### EXERCISE REQUIREMENTS
Below are records that hold pictures; write out only the lines from their start through the line with "sample: Brain", exactly, and drop the pictures.

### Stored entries
==================================================

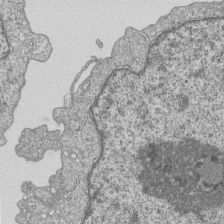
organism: Human
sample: MDA-MB-231 cells
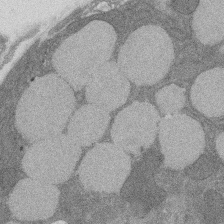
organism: Rat
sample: Salivary granule
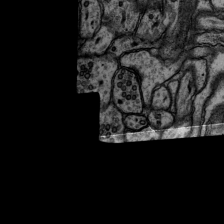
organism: Rat
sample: Hippocampus
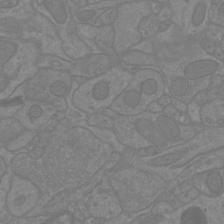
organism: Mouse
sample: Cortical neurons
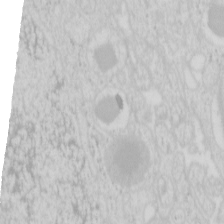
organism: Mouse
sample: Pancreas
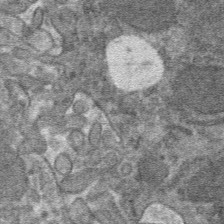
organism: Mouse
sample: Mouse hepatocytes
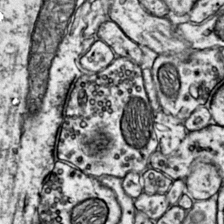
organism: Mouse
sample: Primary visual cortex
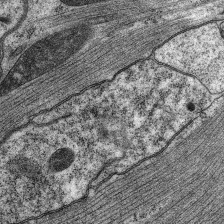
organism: C. elegans
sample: Pharynx
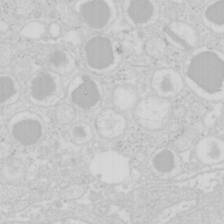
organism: Mouse
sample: Pancreas
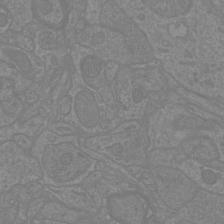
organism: Mouse
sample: Cortical neurons
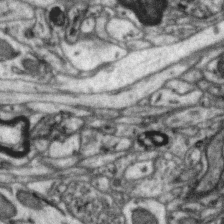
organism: Zebra finch
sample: Brain
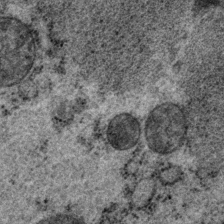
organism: P. pacificus
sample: Pharynx
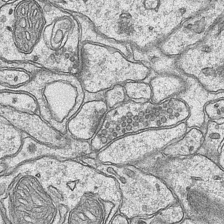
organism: Mouse
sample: CA1 Hippocampus
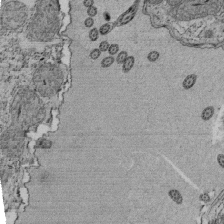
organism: Tetrahymena
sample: Cilia in tetrahymena
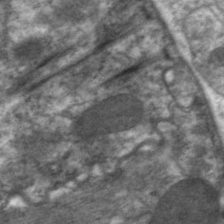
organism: C. elegans
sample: Pharynx
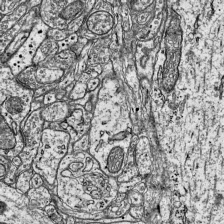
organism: Mouse
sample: Visual Cortex
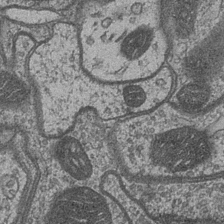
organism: Drosophila
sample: Optic medulla
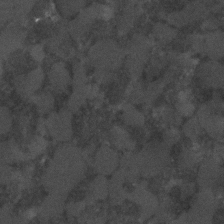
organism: C. elegans
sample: C. elegans embryo

==================================================

### EXERCISE ANSWER
organism: Human
sample: MDA-MB-231 cells
organism: Rat
sample: Salivary granule
organism: Rat
sample: Hippocampus
organism: Mouse
sample: Cortical neurons
organism: Mouse
sample: Pancreas
organism: Mouse
sample: Mouse hepatocytes
organism: Mouse
sample: Primary visual cortex
organism: C. elegans
sample: Pharynx
organism: Mouse
sample: Pancreas
organism: Mouse
sample: Cortical neurons
organism: Zebra finch
sample: Brain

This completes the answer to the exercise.